When they come into the gym, I wave from my carefully arranged table. There’s a laptop, a projector, a stack of handouts, and a diorama. The diorama was probably unnecessary, but I haven’t made one since seventh grade (Scene at Gallows Hill in Salem, 1692), and I’m kind of good at them.
“Hi, thank you for coming, hi!”
Next to me, the school’s ancient laptop starts humming. It had better not blow up before I finish my presentation; quickly, I say a silent prayer for technology. Then I smile as brightly as I can as the adults approach. Ms. Allen’s heels click on the hardwood floor in a way that I’m sure would send Coach Strickland into fits.
She’s wearing what seems to be one of a thousand pantsuits she owns, and I’m starting to really respect her dedication
to a look. This one has no sequins, but the red fabric is shot through with silver thread. The bottoms of her shoes are blood-red, too, and I marvel. Those are probably the only pair of Louboutins ever to grace Edgewater, Indiana.
Mr. Glickman is casual in a jacket and tie, and when he gets closer, I squint at the pattern on the tie. Little white outlines of hair—no, I get it. Wigs. Wigs of all shapes and sizes, arrayed in a graceful grid pattern.
They’re so out of place, it’s funny, and yet . . . it almost seems like this won’t be home anymore if they leave. I offer my hand when they approach. “Hi, I’m Alyssa Greene, the student council president. Thank you for coming. Thank you, thank you for coming, thank you, Principal Hawkins.”
As soon as I say my name, Mr. Glickman goes frosty. He looks at me down his nose and crosses his arms over his chest. Well, I guess somebody in the room knows that I’m the ex-girlfriend. That’s okay, pretty sure everyone is going to know in a couple of minutes.
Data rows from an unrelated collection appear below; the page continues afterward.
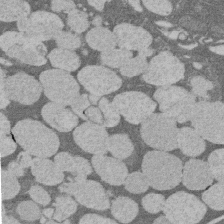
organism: Rat
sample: Salivary granule
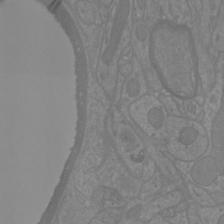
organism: Mouse
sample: Cortical neurons
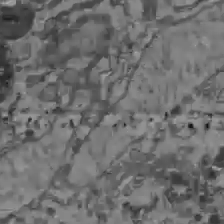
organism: C57BL Mouse
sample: Liver
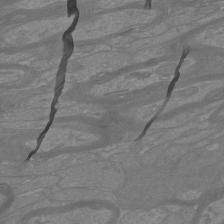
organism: Mouse
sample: Cortical neurons
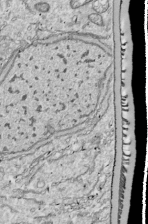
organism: Drosophila
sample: Cell division; meiosis; drosophila spermatocytes
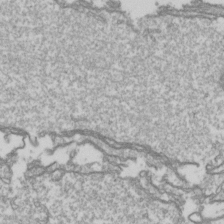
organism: Drosophila
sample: Cell division; meiosis; drosophila spermatocytes
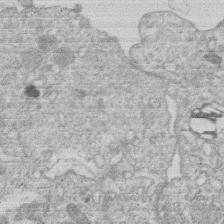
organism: Human
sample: Macrophage cells
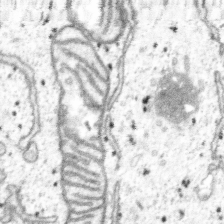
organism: Human
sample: HeLa cells
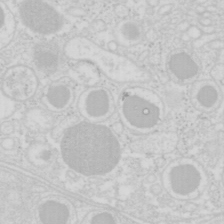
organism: Mouse
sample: Pancreas

I pass out copies of the agenda, and their eyes skim the page. Lots of white space, for easy skimming. Ms. Allen squawks about halfway down, but Principal Hawkins puts a (very familiar!) hand on her shoulder and says, “Please, hear her out.”
Picking up the clicker, I advance my PowerPoint to the first slide. It’s a still from Emma’s video, where she sings and shares her vision for a prom for everyone one day. “As of this morning, more than six million people have viewed Emma’s video about an inclusive, open prom.”
Mr. Glickman sniffs. “That video just kills me. It’s better than the one about the guy being reunited with the lion he raised from a cub.”
“Don’t bring that up,” Ms. Allen says, also sniffling. “I can’t even think about it.”
Exploding with emotion, Mr. Glickman waves at the screen with Emma’s face on it. His eyes glimmer with tears, and he fans his face. “She said she had a plan, and look at her. She’s so smart, that kid.”
I know if I don’t cut him off, it’ll be ages before I can finish my pitch. And I don’t have ages. Shelby and Kevin just showed up at the gym doors, and they’re slinking in to sit on the bleachers. Some of the Golden Weevils basketball team slide in, along with their cheerleader cohort, more of them than I expected, actually. (Notably absent? Kaylee and Nick.) Everyone else settles in, whispering.